Task
The entries below are to be returned as written, with all pictures dropped.

[Data excerpts]
# # # #

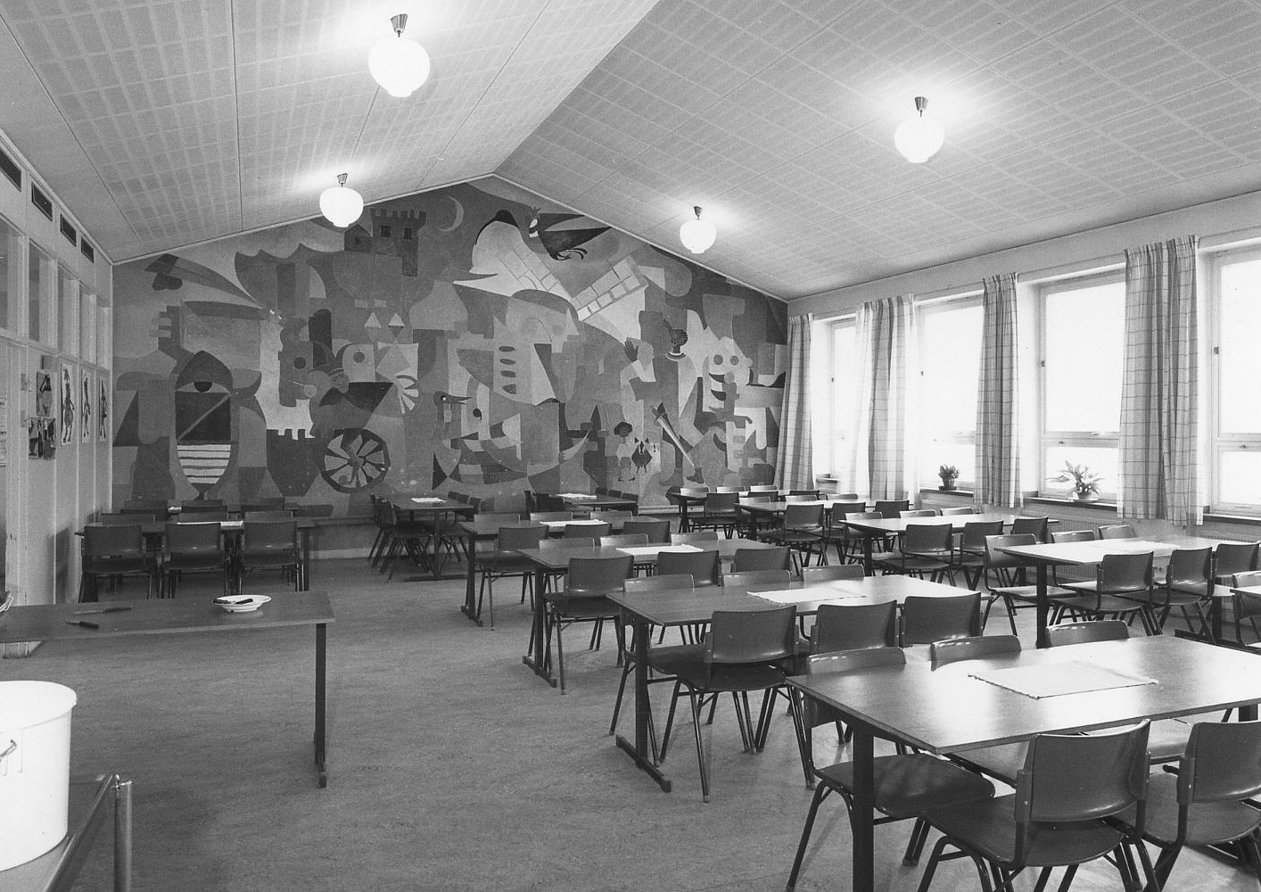 Bandhagens skola. Byggår 1955 - 1973. K. Herlin (Trädgårdsarkitekt), Stockholms Folkskoledirektion (Byggherre), Sture Frölén (Arkitekt), Svenska Väg Aktiebolag (Byggmästare)
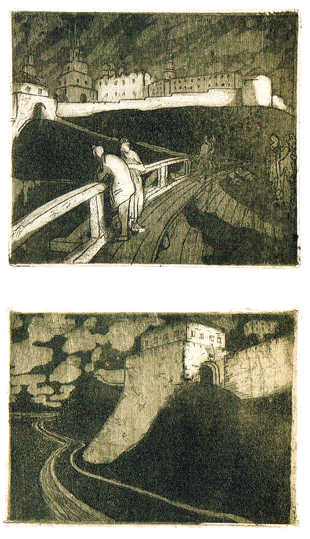 Владимир Владимирович Кудряшев (25 июля 1902, Малые Яльчики Казанской губернии, Российская империя – 09 ноября 1944, Москва). График, скульптор, живописец
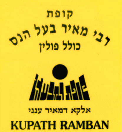 קופת הצדקה של 'קופת רבי מאיר בעל הנס - כולל פולין
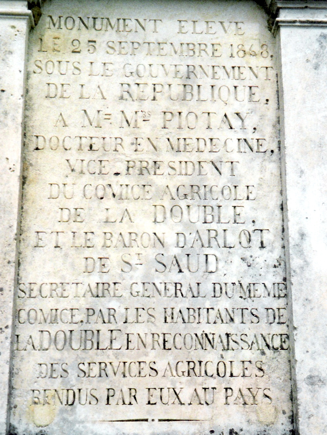 MonumentSaint-SaudEchourgnac.jpg
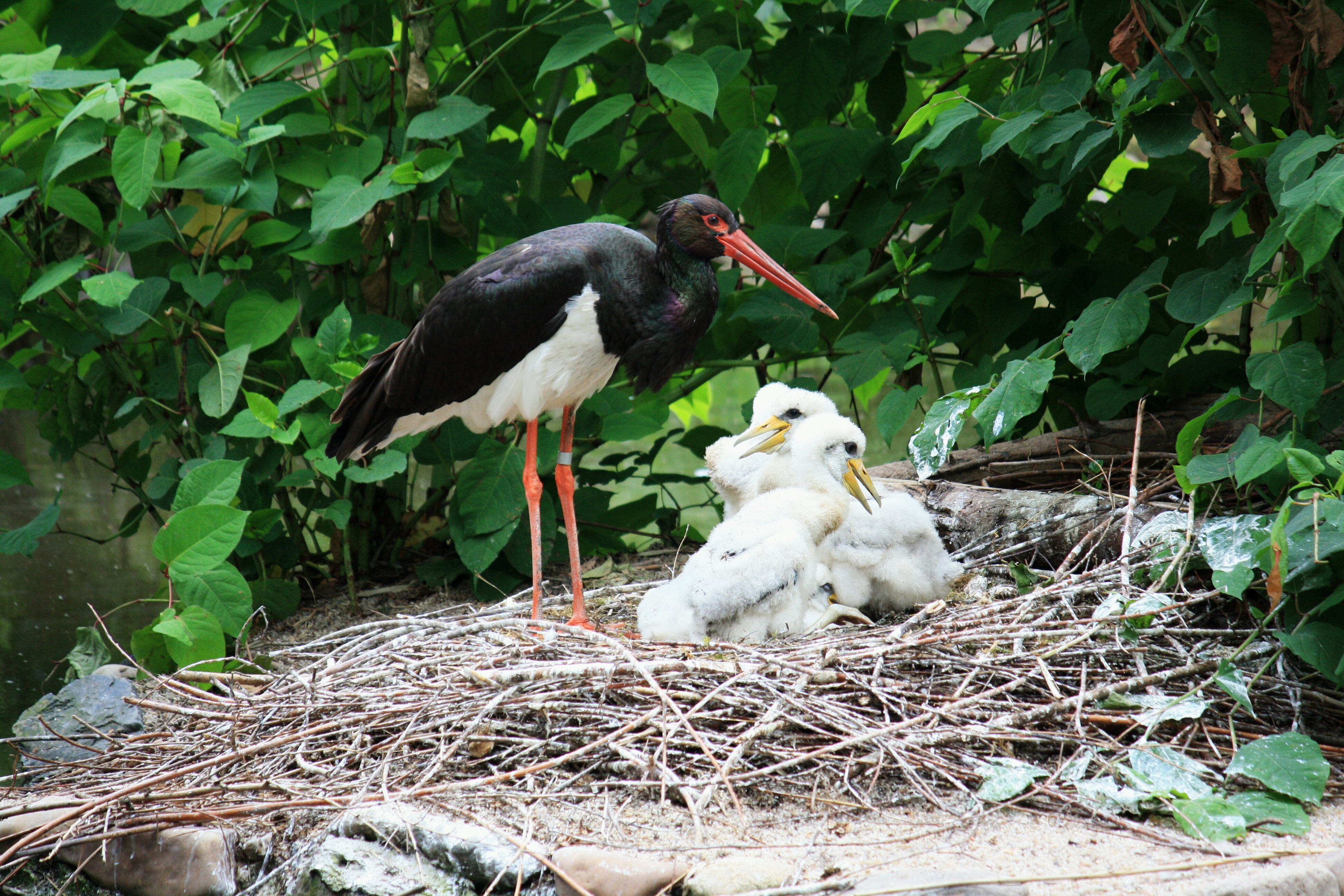 Čáp černý v Pražské Zoo
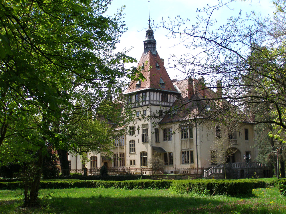 Castle in Donji Miholjac
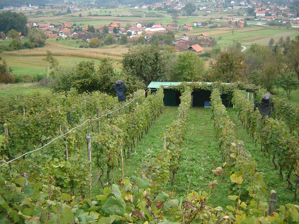 Suza za zagorske brege
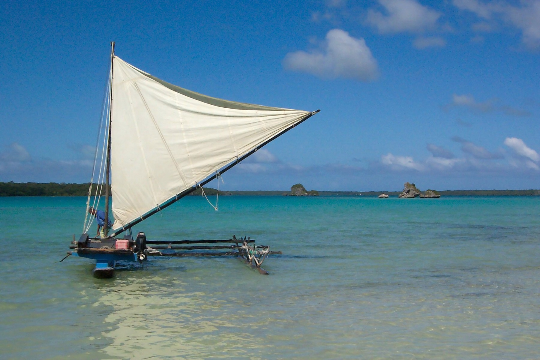 Pirogue traditionnelle de l'Île des Pins près de Nouméa en Nouvelle-Calédonie
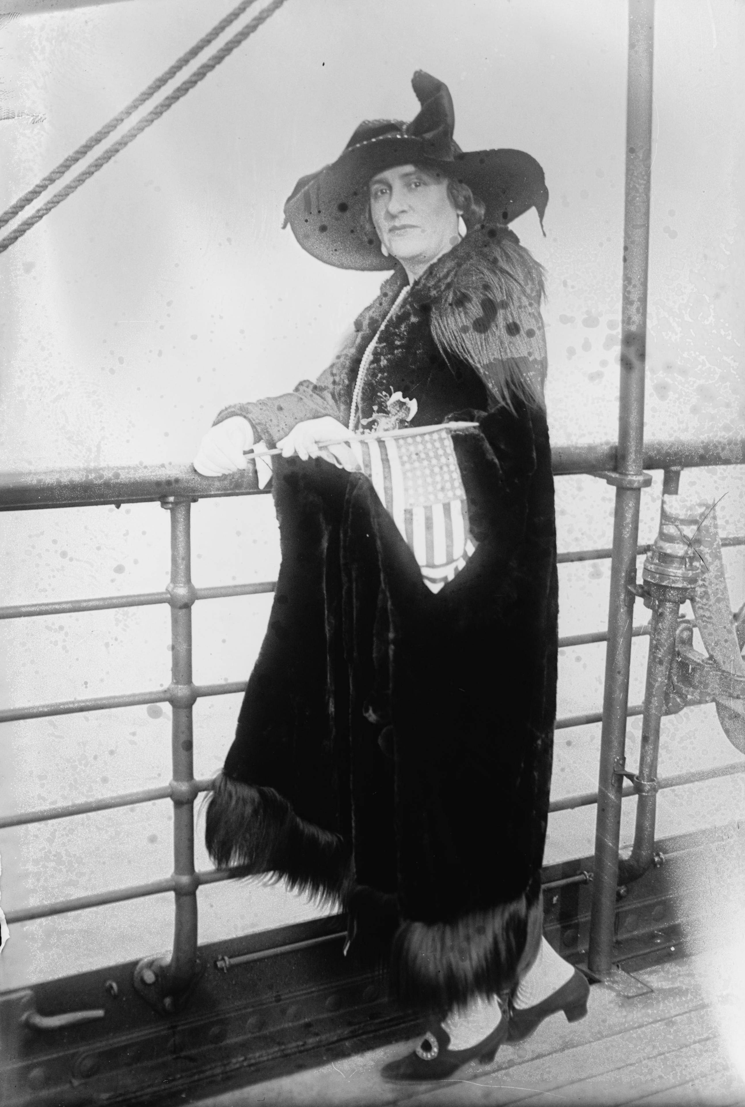 Florence Auer
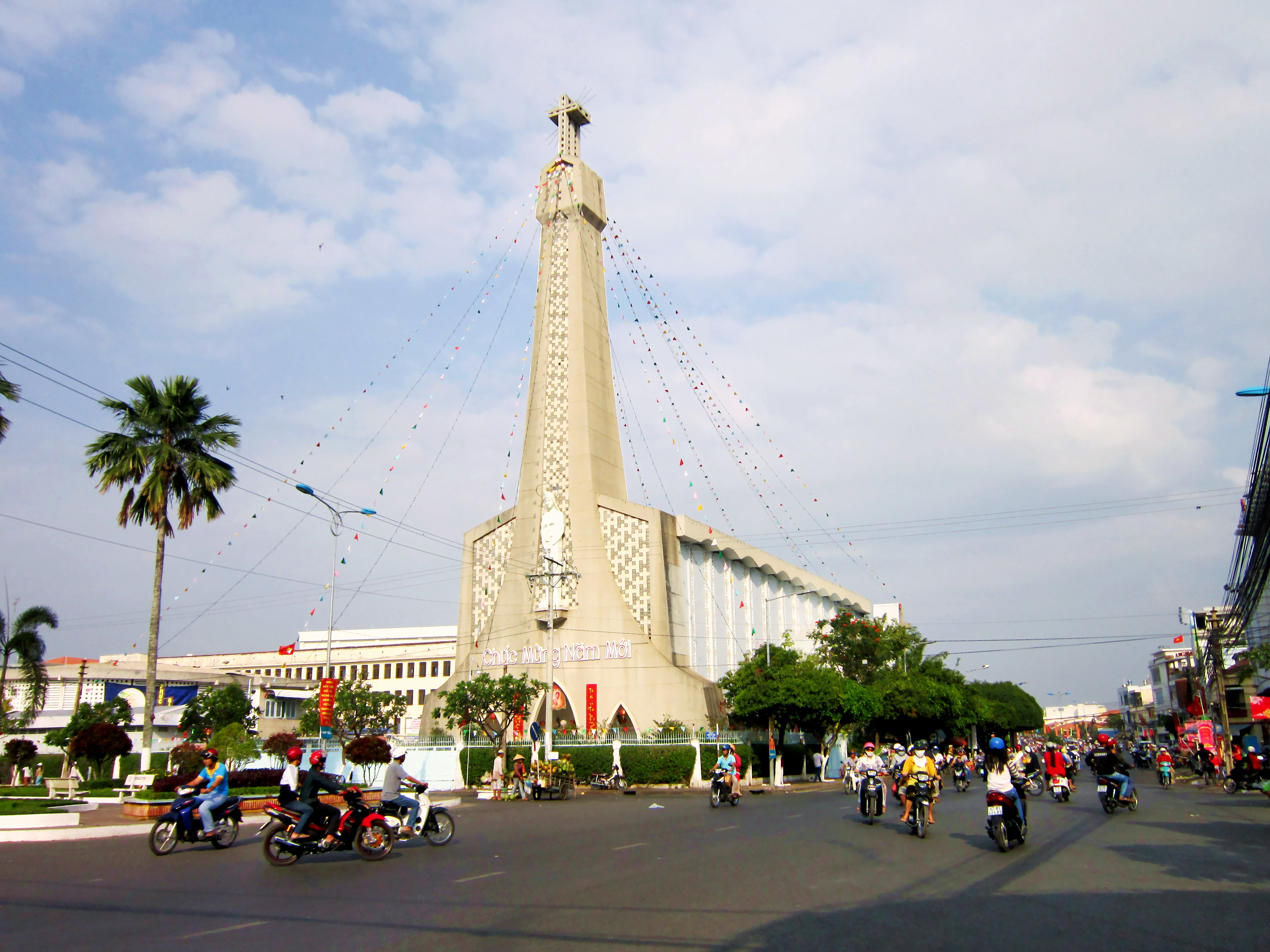 Nhà thờ chính tòa thành phố Long Xuyên (An Giang, Việt Nam)
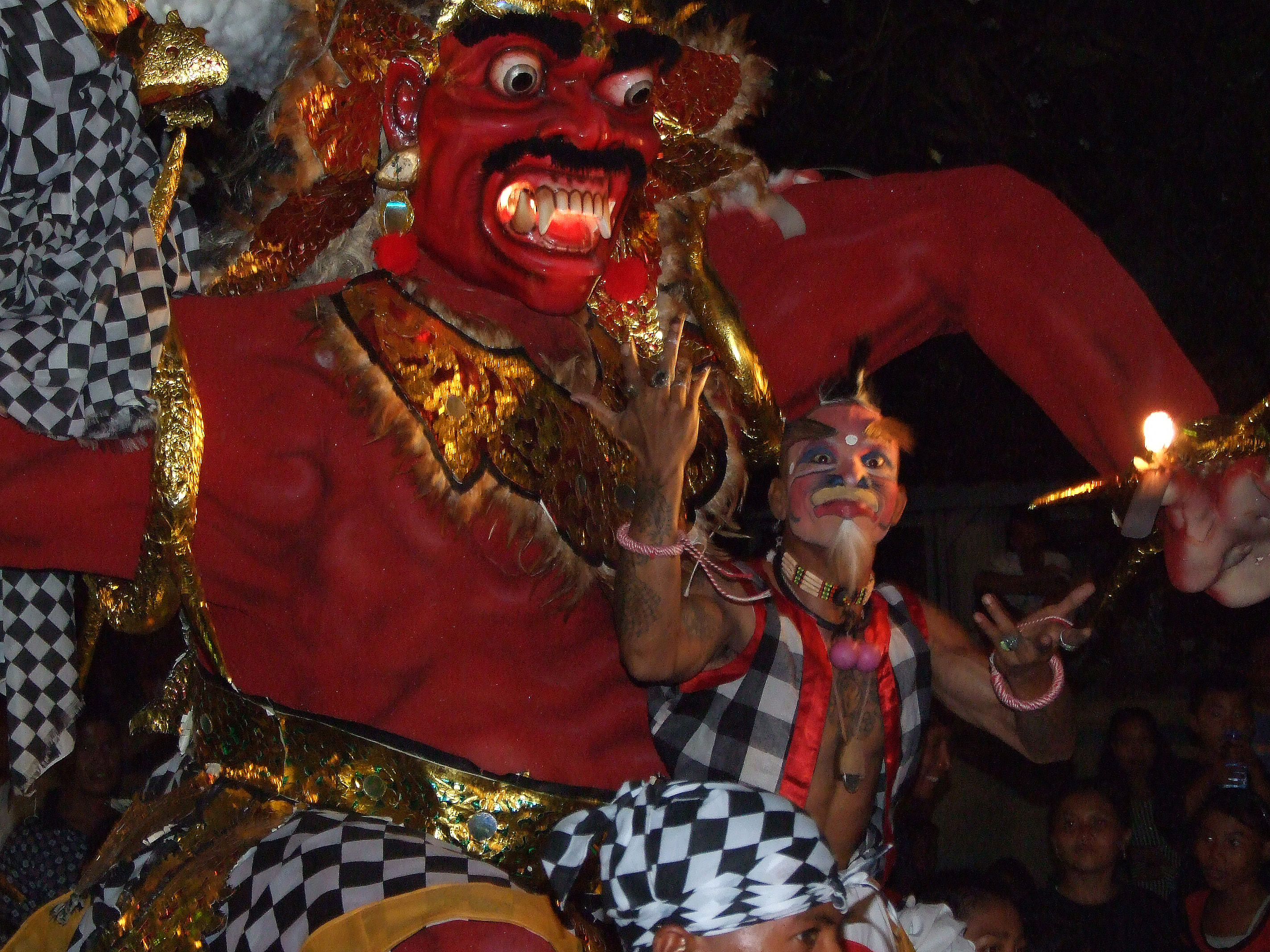 Nyepi- Fest, balinesisches Neujahrsfest, Bali
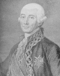 John Francis Edward Acton, Gemälde von Bartolozzi, Museo di San Martino, Neapel
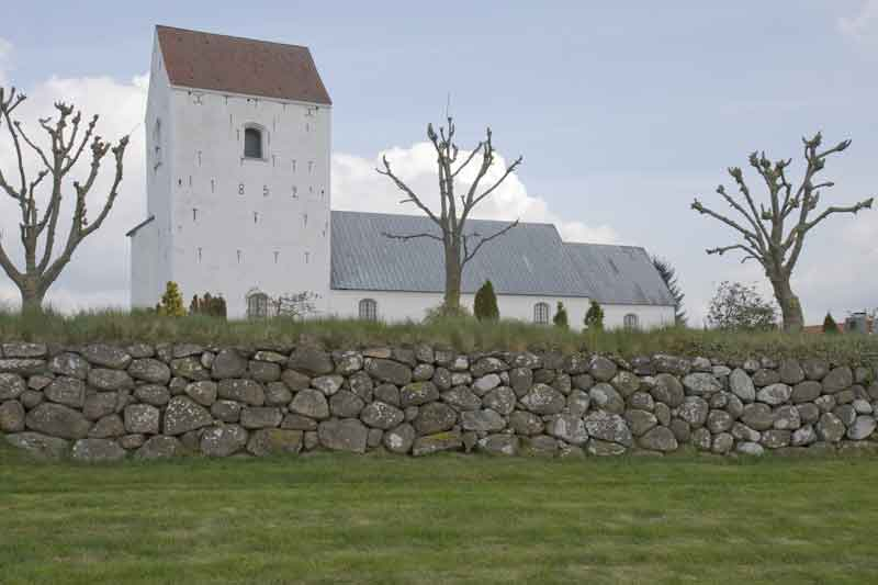 Torslev Kirke (Frederikshavn Kommune)
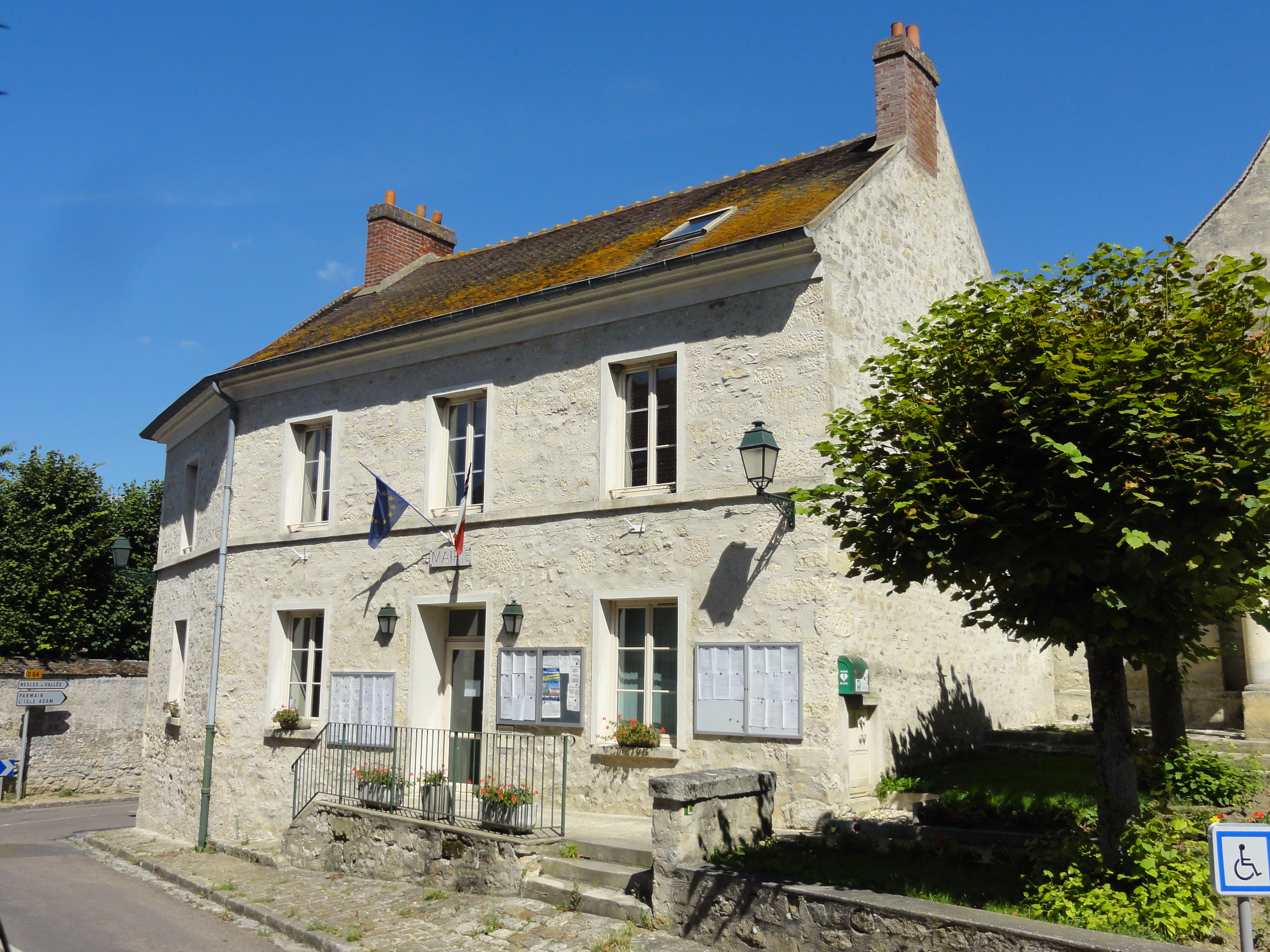 Mairie, Grande-rue.

# # # #

Answer
 Bandhagens skola. Byggår 1955 - 1973. K. Herlin (Trädgårdsarkitekt), Stockholms Folkskoledirektion (Byggherre), Sture Frölén (Arkitekt), Svenska Väg Aktiebolag (Byggmästare)
 Владимир Владимирович Кудряшев (25 июля 1902, Малые Яльчики Казанской губернии, Российская империя – 09 ноября 1944, Москва). График, скульптор, живописец
 קופת הצדקה של 'קופת רבי מאיר בעל הנס - כולל פולין
 MonumentSaint-SaudEchourgnac.jpg
 Čáp černý v Pražské Zoo
 Castle in Donji Miholjac
 Suza za zagorske brege
 Pirogue traditionnelle de l'Île des Pins près de Nouméa en Nouvelle-Calédonie
 Florence Auer
 Nhà thờ chính tòa thành phố Long Xuyên (An Giang, Việt Nam)
 Nyepi- Fest, balinesisches Neujahrsfest, Bali
 John Francis Edward Acton, Gemälde von Bartolozzi, Museo di San Martino, Neapel
 Torslev Kirke (Frederikshavn Kommune)
 Mairie, Grande-rue.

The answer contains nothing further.